This article was previously posted to the medRxiv preprint server on Aug 25, 2023 [6].
Materials and methods
A total of 851 hormonal injections were administered between August 2018 and February 2019 at Yokohama City University Medical Center (Yokohama, Japan). Inclusion criteria were adult men undergoing hormone therapy for prostate cancer, and exclusion criteria were patients who were seen by an outside clinic on the same day and who had cognitive problems. None of the patients received generic drugs. Nine cases (1.0%) received leuprorelin 3.75 mg (Leuprin®︎), 232 cases (27.3%) received leuprorelin 11.25 mg (Leuprin SR®︎), 187 cases (22.0%) received leuprorelin 22.5 mg (Leuprin PRO®︎), 206 cases (24.2%) received goserelin 10.8 mg (Zoladex LA®︎), and 217 cases (25.5%) received degarelix 80 mg (Gonax®︎). This study was approved by the Institutional Review Board (B200800065), and the need for consent to participate was waived.
All injections were administered by medical nurses subcutaneously after prescription by urologists. The time from ordering GnRH agonists or antagonists to the completion of the injection was analyzed. The total time per year was calculated each time and multiplied by the number of times per year. We also asked 50 patients about the mental and physical loads of hormonal injections. Patients were randomly selected with stable prostate-specific antigen (PSA) and a performance status score of 0 to avoid other factors. The load was evaluated based on the following question: “If the hormonal injection could be changed to an oral tablet form, how much (in Japanese yen (JPY)) would you be willing to pay per dose?’’. The total cost per year was calculated as the one-time cost multiplied by the number per year. These methods were used as previously used in another study [7]. All patients had received the same GnRH treatments more than twice before the study.
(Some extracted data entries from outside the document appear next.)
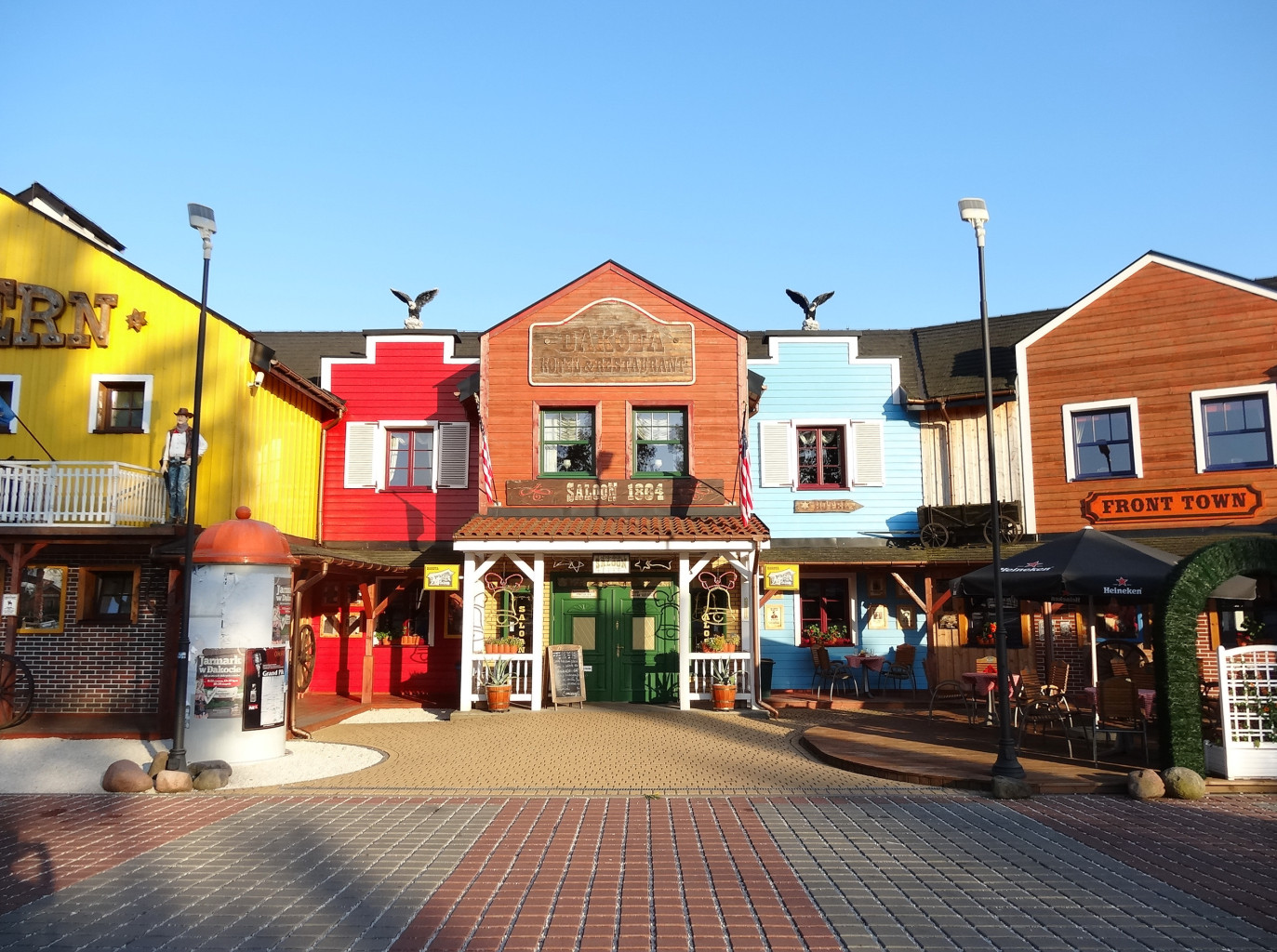 Hotel Dakota w Niwach, gmina Osielsko, powiat bydgoski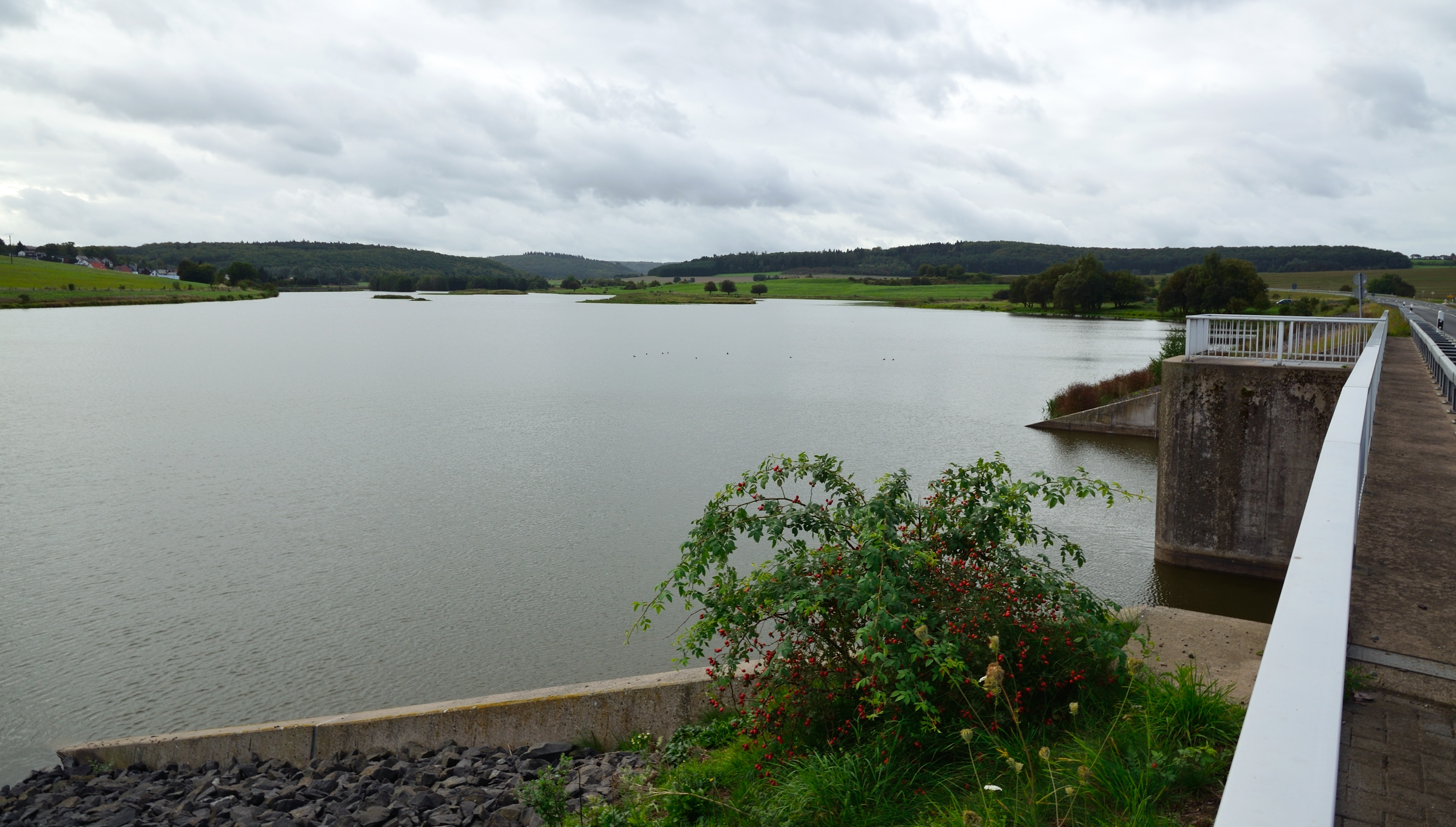 Aartalsee-Vorsperre, Naturschutzgebiet „Aartalsperre bei Mudersbach“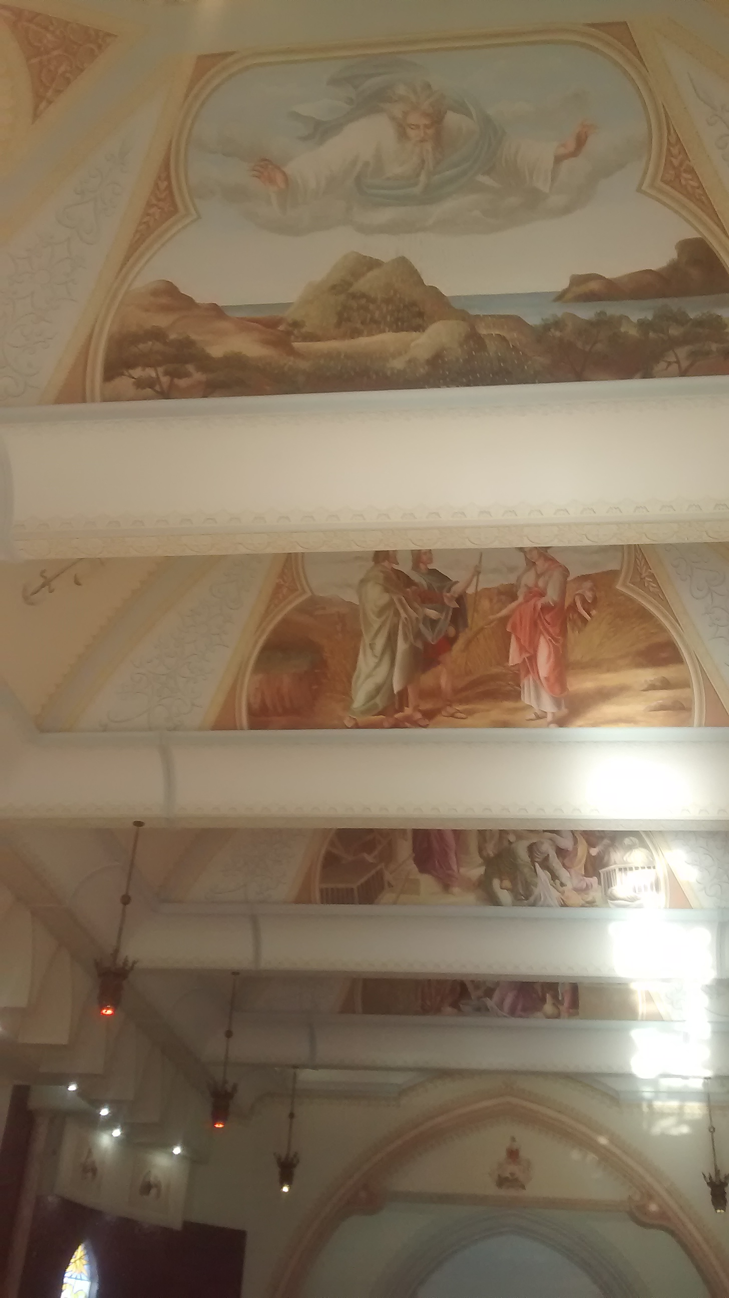 Visão interna da catedral de Ametista do Sul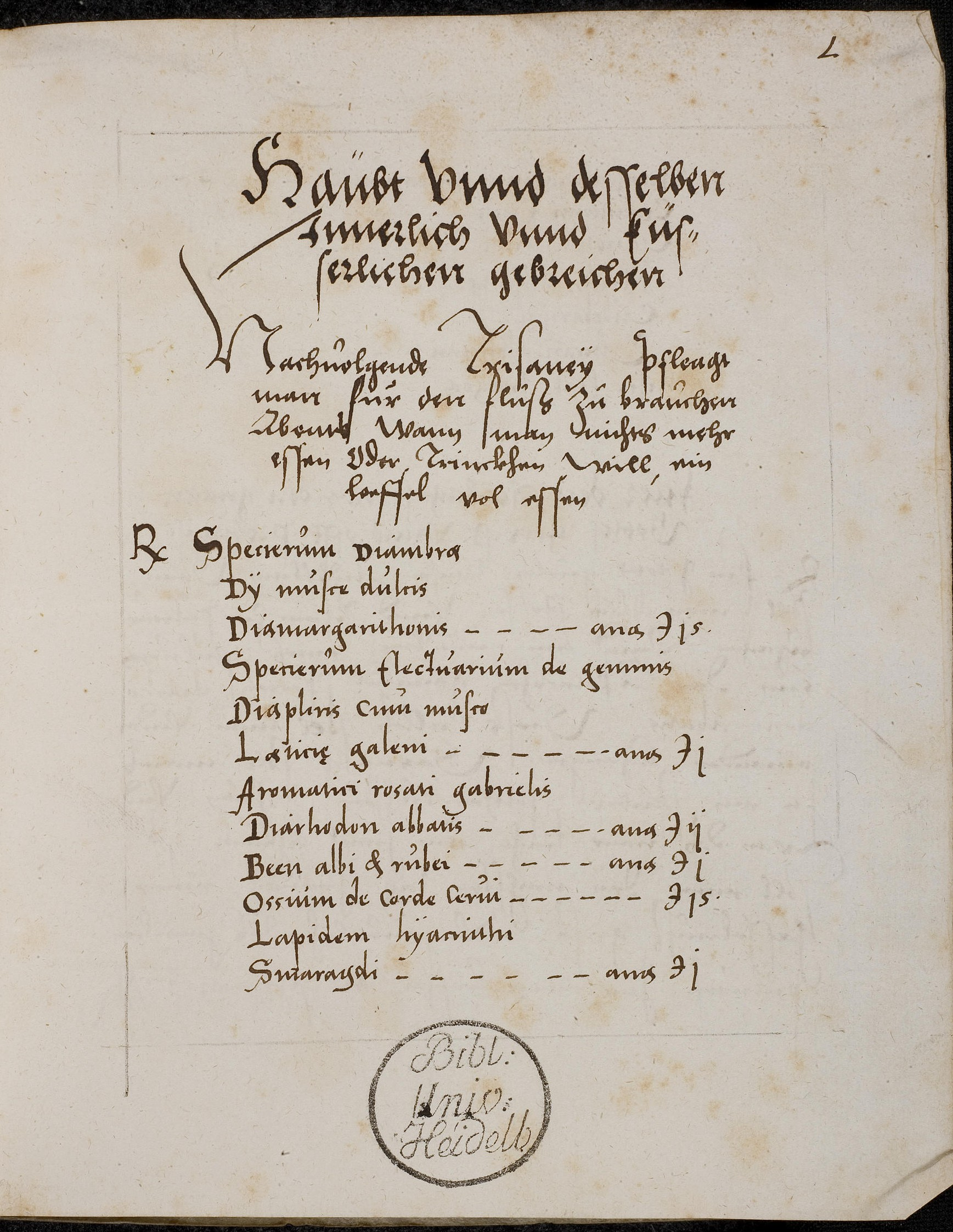 Codex Palatinus germanicus 500, "Gräfin Juliana von Nassau-Dillenburg (?): Medizinische Rezeptsammlung", Blatt 1r der Handschrift.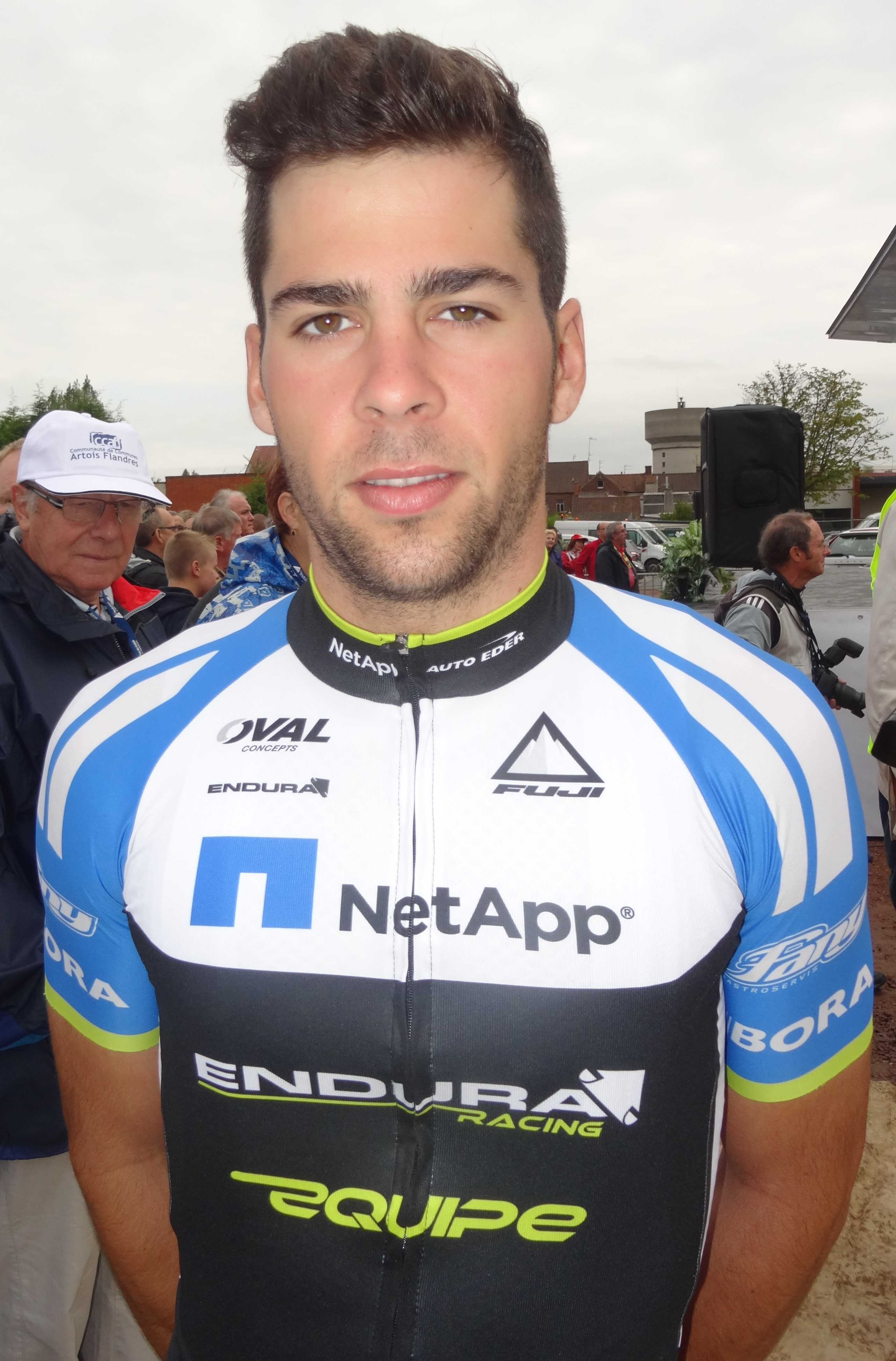 Reportage réalisé le dimanche 21 septembre à l'occasion du départ et de l'arrivée du Grand Prix d'Isbergues 2014 à Isbergues, Nord-Pas-de-Calais, France.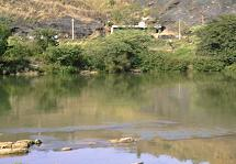 Rio Paraíba do Sul em Além Paraíba-MG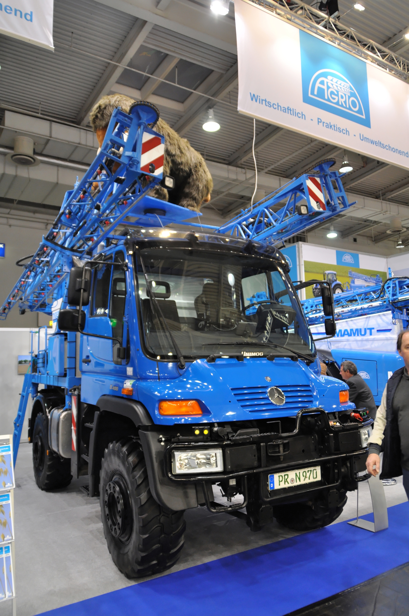 Unimog U 400 mit Aufbauspritze Tiger Topline von Agrio, Agritechnica 2011 Dieses Foto entstand durch die Mithilfe der Wikimedia Deutschland e. V. bei der Akkreditierung als Fotograf. Wikimedia Deutschland e. V. hilft den Freiwilligen der Wikipedia bei der Erstellung von freien Inhalten.

The time and cost were analyzed by the Mann-Whitney U test using the GraphPad Prism software version 7.05 (GraphPad Software, San Diego, CA). P-values <0.05 were considered to indicate statistical significance.
Results
The median (mean ± SD) time from ordering hormonal therapy to completion of injection was seven minutes (8.9 ± 1.7) for leuprorelin 3.75 mg, seven minutes (7.7 ± 4.9) for leuprorelin 11.25 mg, eight minutes (8.0 ± 5.5) for leuprorelin 22.5 mg, six minutes (7.3 ± 3.9) for goserelin 10.8 mg, and 10 minutes (11.9 ± 6.8) for degarelix 80 mg. This time included the preparation time for drug dissolution. The time required for degarelix was significantly longer than for the other GnRH treatments (p < 0.001) (Figures 1A, 1B).
The median (mean ± SD) cost of the burden associated with injection was 300 JPY (325.0 ± 35.4) for leuprorelin 11.25 mg, 0 JPY (40.0 ± 105.6) for leuprorelin 22.5 mg, 750 JPY (966.7 ± 1070.8) for goserelin 10.8 mg, and 750 JPY (1000.0 ± 707.1) for degarelix 80 mg.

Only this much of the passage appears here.